The L1 cache helps caching temporary resgister spills of complex programs.
In older generations, GPUs spilled registers directly to DRAM, increasing access latency.
With L1 cache, performance scales gracefully with increased temporary register usage.
L2 cache
L2 provides efficient, high-speed data sharing across the GPU.
- Algorithms for which data addresses are not known beforehand can especially benefit from the cache hierarchy.
- Kernels that require multiple SMs to read the same data also benefit from having an L2 cache.
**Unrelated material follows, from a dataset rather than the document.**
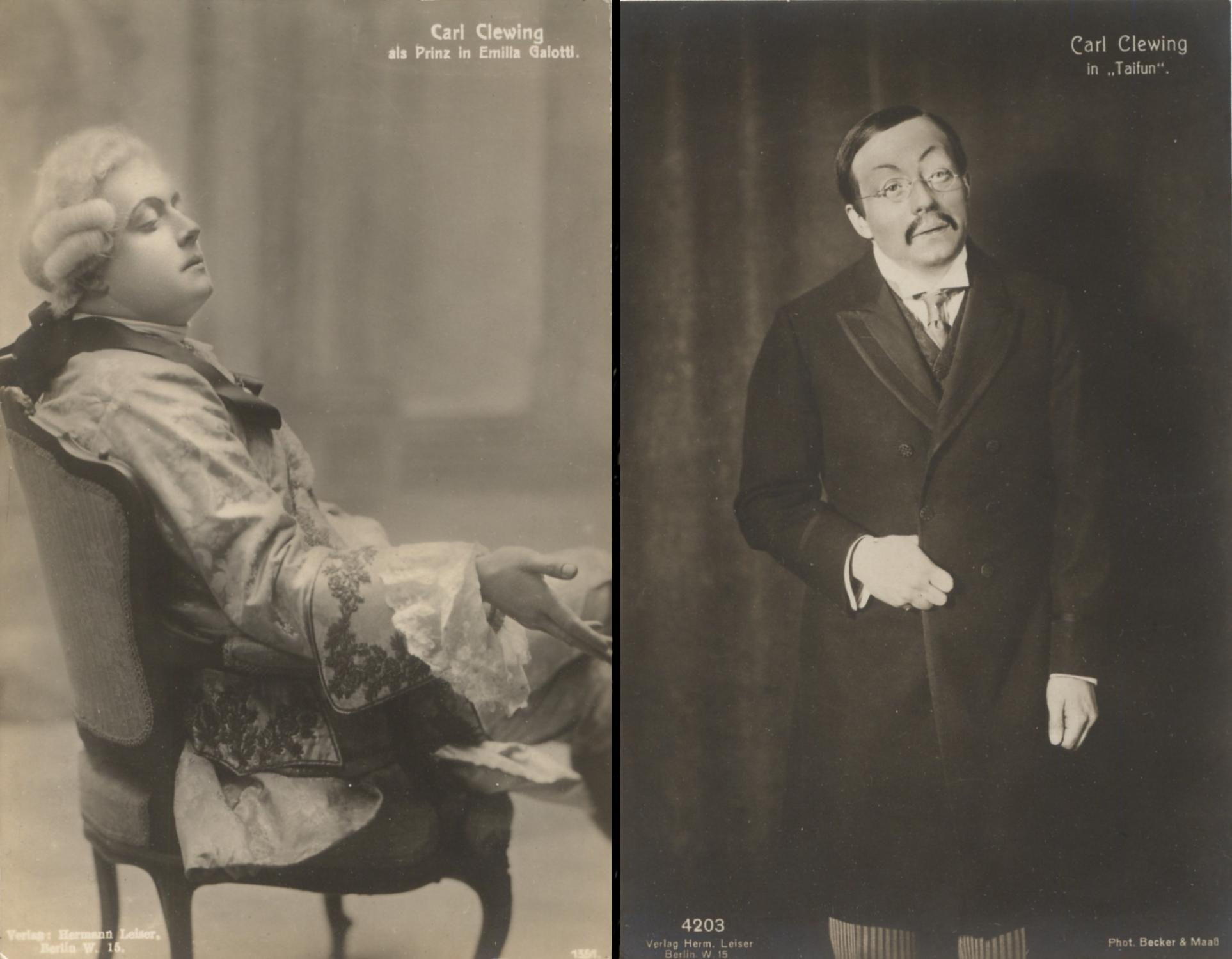 Der Schauspieler (auch Opernsänger und Musikwissenschaftler) Carl Clewing (1884-1954), als Prinz in "Emilia Gallotti" (Lessing) und in "Taifun" (von Hermann Essig), um 1920. Photopostkarten des Ateliers (Otto) Becker & (Heinrich) Maass

Unified Cache Architecture
This unified design allows the L1 cache to leverage resources, increasing its bandwidth, and allows it to be reconfigured to grow larger when shared memory allocations are not using all of the shared memory capacity.
Furthermore, a configurable L1 cache can be as large as 64KB in size, combined with a 32KB per SM shared memory allocation, or it can be reduced to 32KB of L1 cache, allowing 64KB of allocation to be used for shared memory.
Combining the L1 data cache with the shared memory reduces latency and provides higher bandwidth than the L1 cache implementation used previously.